Minami, M., Kume, N., et al.: "Expression of SR-PSOX, a novel cell-surface receptor for atherogenic oxidized low density lipoprotein, in human atherosclerotic lesions"Arterioscler.Thromb.Vasc.Biol.. 21. 1796-1800 (2001)

Minami, M., Kume, N. 等人：“SR-PSOX 的表达，一种新型细胞表面致动脉粥样硬化氧化低密度脂蛋白受体，在人动脉粥样硬化病变中的表达”Arterioscler.Thromb.Vasc.Biol.. 21。

Kanaki, T., Bujo, H. et al.: "Expression of LR11, a mosaic LDL receptor family member, is markedly increased in atherosclerotic lesions"Arterioscler. Thromb. Vasc. Biol.. 19. 2687-2695 (1999)

Kanaki, T., Bujo, H. 等人：“LR11（一种嵌合 LDL 受体家族成员）的表达在动脉粥样硬化病变中显着增加”Arterioscler。

Wakiya,K.et al.: "A cyclic AMP response element and an ETS motif are involved in the transcreptional regulation 0 flt-1 tyrosine kinase (VEGF receptor 1) gene." J.Biol.Chem.271. 30823-30828 (1996)

Wakiya,K. 等人：“环状 AMP 反应元件和 ETS 基序参与转录调节 0 flt-1 酪氨酸激酶（VEGF 受体 1）基因。”
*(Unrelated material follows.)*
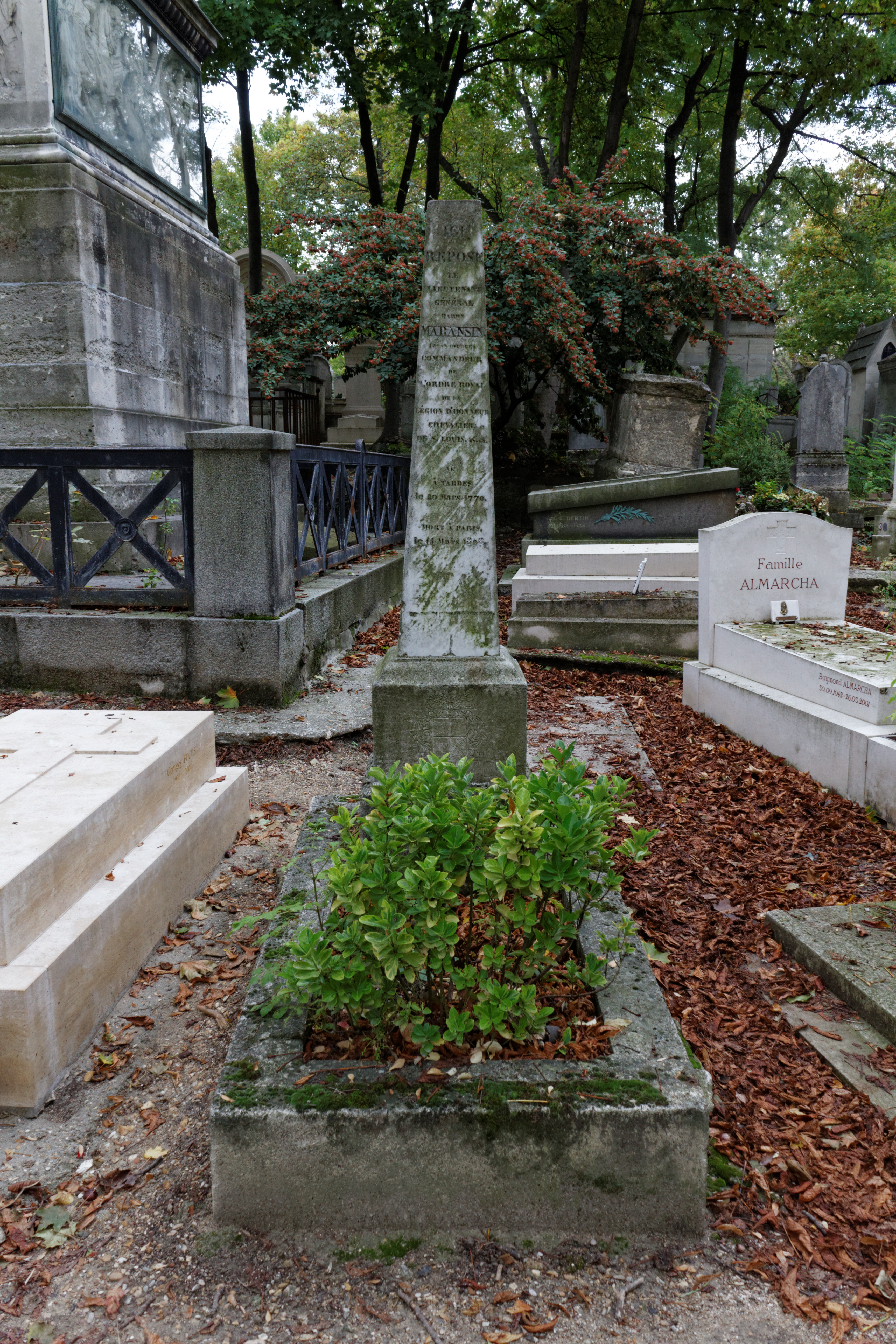 Vue d'ensemble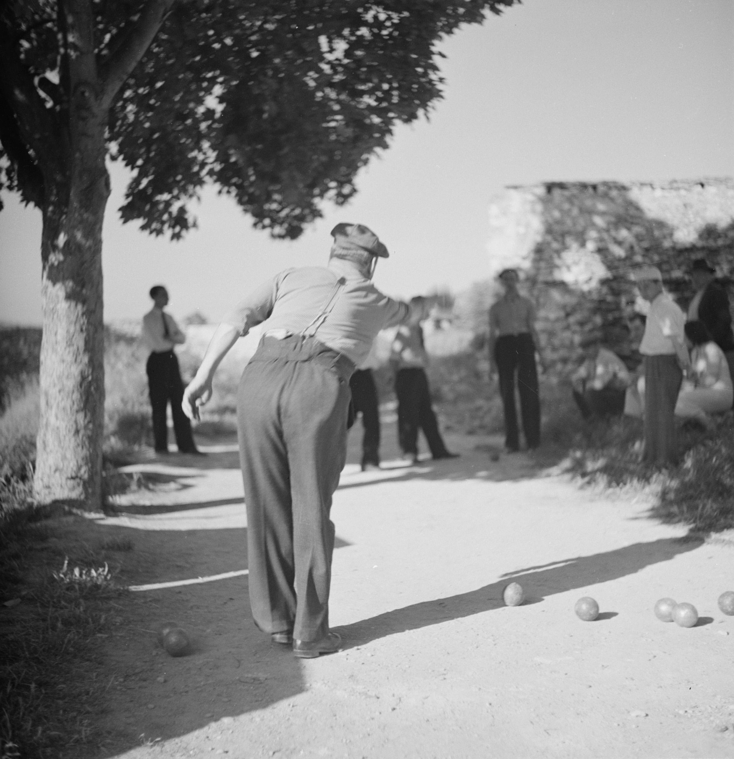 Collectie / Archief : Fotocollectie Van de Poll Reportage / Serie : Jeu de boules in Zuid-Frankrijk Beschrijving : Jeu de boules-baan met spelers, waarschijnlijk in de buurt van La Grange-Charton Régnié Datum : september 1935 Locatie : Frankrijk Trefwoorden : spelen Fotograaf : Poll, Willem van de Auteursrechthebbende : Nationaal Archief Materiaalsoort : Glasnegatief Nummer archiefinventaris : bekijk toegang 2.24.14.02 Bestanddeelnummer : 191-0339

Sano, H., Sudo, T., Yokode, M., et al.: "Functional Blockade of Platelet-derived Growth Factor Receptor-β but Not of Receptor-α Prevents Vascular Smooth Muscle Cell Accumulation in the Fibrous Cap Lesions in Apolipoprotein E-deficient Mice"Circulation. 10

Sano, H.、Sudo, T.、Yokode, M. 等人：“功能性阻断血小板衍生生长因子受体-β 但不阻断受体-α 可防止载脂蛋白纤维帽病变中血管平滑肌细胞积聚E-缺陷小鼠”循环。10

Sekiguchi K, Kurabayashi M, et al.: "Homeobox protein hex induces SMemb/Nonmuscle myosin heavy chain-B gene expression through the cAMP-responsive element"Circ Res. 88. 52-58 (2001)

Sekiguchi K、Kurabayashi M 等人：“同源框蛋白 hex 通过 cAMP 响应元件诱导 SMemb/非肌肉肌球蛋白重链 B 基因表达”Circ Res。